I have the following equations:
$$\forall{i \in \{1,...,m\}},\ \ \ U_{i}=C\frac{n_{i}}{\sum_{j=1}^{m} n_{j}}-F_{i}(n_{i}, n_{-i})$$
where $C>0$.
I know that the functions $\forall{i},\ F_i$ are increasing functions of the corresponding $n_i$, and are symmetric in the relation of $i$, namely, $F_i(n_i,n_{-i}) = F_j(n_j,n_{-j})$ if $ (n_i,n_{-i}) = (n_j,n_{-j})$ (where $n_{-i}=(n_1,\ldots,n_{i-1}, n_{i+1}, \ldots,n_m)$ ).
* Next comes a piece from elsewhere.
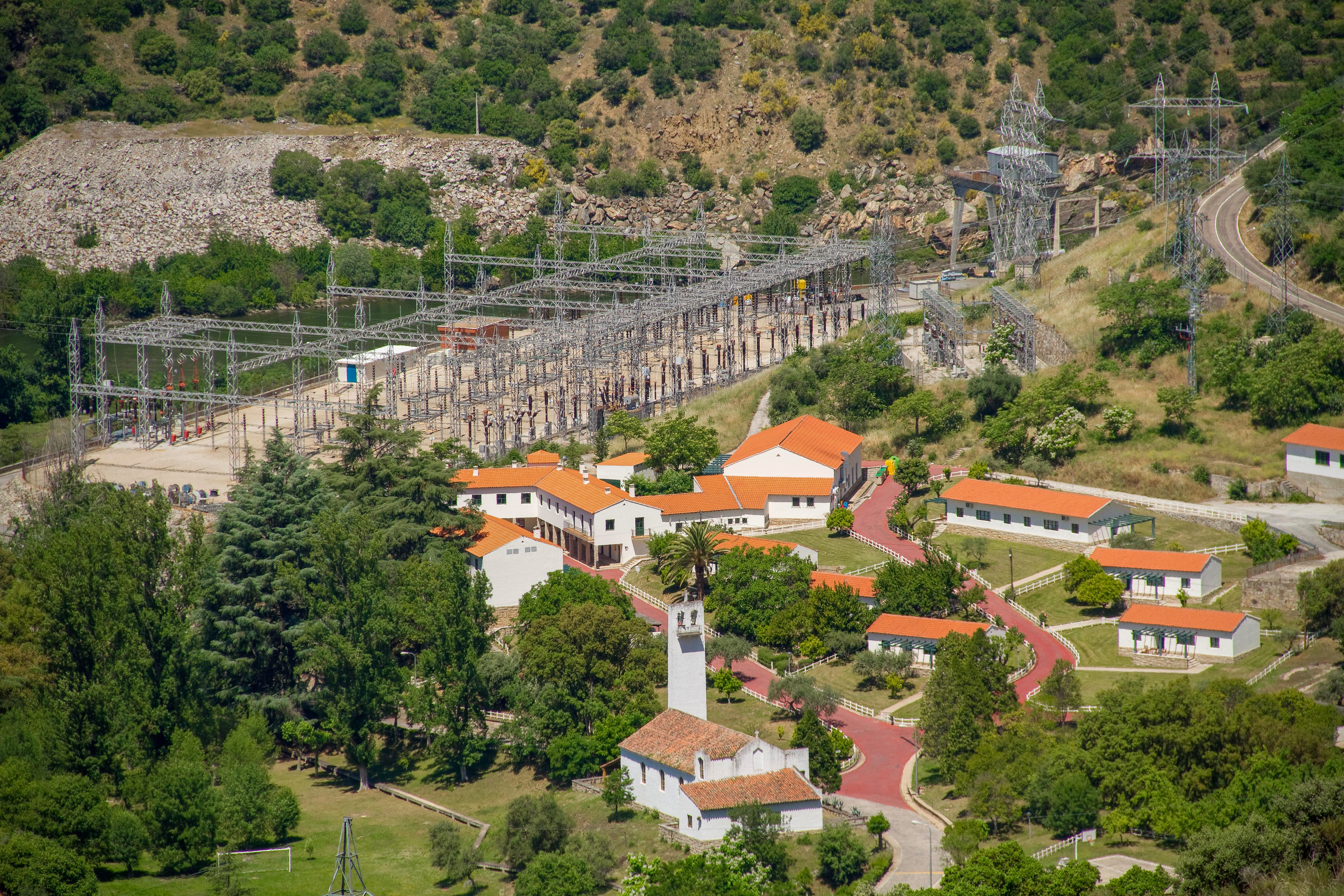 Central hidroeléctrica Saucelle I en la presa de Saucelle, Parque Natural de Arribes del Duero, España. Vista obtenida desde el mirador del Salto. Las casas que se ven son del Poblado del Salto de Saucelle.

I am trying to find a sufficient constraint on $F$ such that in the maximum point of $U_{i}$ $\forall{i,j}\ \ n_j=n_i=n$.
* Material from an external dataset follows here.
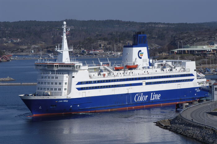 MS Color Viking leaving Strömstad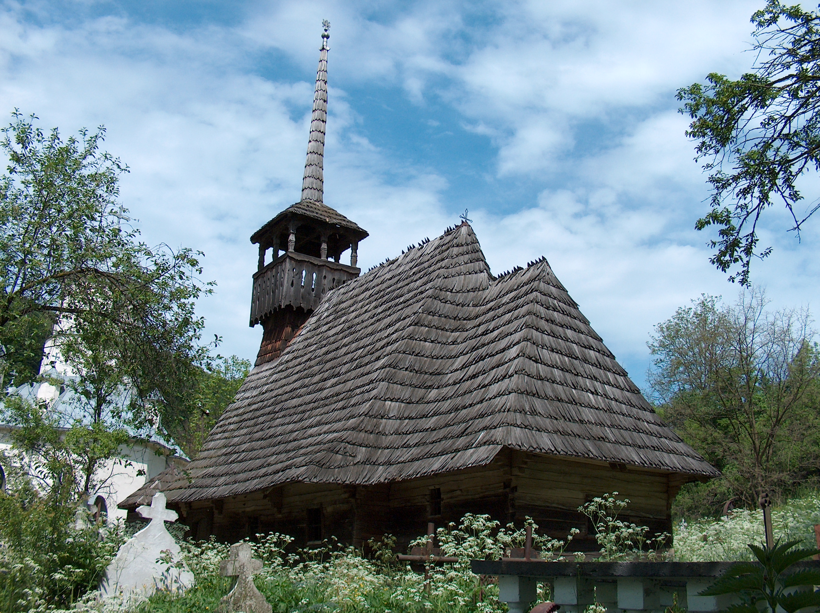 Biserica de lemn din Gersa, comuna Rebrişoara, judeţul Bistriţa Năsăud.

I have tried to examine the derivatives these functions:
\begin{align}
\frac{\partial U_i}{\partial n_i} = C\frac{(\sum{_{k=0}^m}n_k - n_{i})}{\left(\sum{_{k=0}^m}n_k\right)^2} - \frac{\partial F_i}{\partial n_i}=0\\[10pt]
\frac{\partial U_j}{\partial n_j} =C\frac{(\sum{_{k=0}^m}n_k - n_{j})}{\left(\sum{_{k=0}^m}n_k\right)^2} - \frac{\partial F_j}{\partial n_j}=0
\end{align}
I have tried to subtract the second equation from the first one, divide the equation by $(n_j-n_i)$ and use the mean value theorem, as follows:
$$\frac{\frac{\partial F_j}{\partial n_j}-\frac{\partial F_i}{\partial n_i}}{n_j - n_i} = -C\left/(\sum_{k=1}^m n_k)^{2}\right.$$
My conclusion was that the function has to have monotonically increasing derivative (convex).
I have seen a specific example of $F_i$ which are not convex (it is implicit function), but still fulfill the requirement. Can you help me find the needed condition ?
Thank you very much in advance :)
Edit:
A simple example for these function can be: $F_{i}(n_{i},n_{-i}) = n_{i}^2+\sum_{k=0, k\neq i}^{m}n_{k}$
Or even $F_{i}(n_{i},n_{-i}) = n_{i}$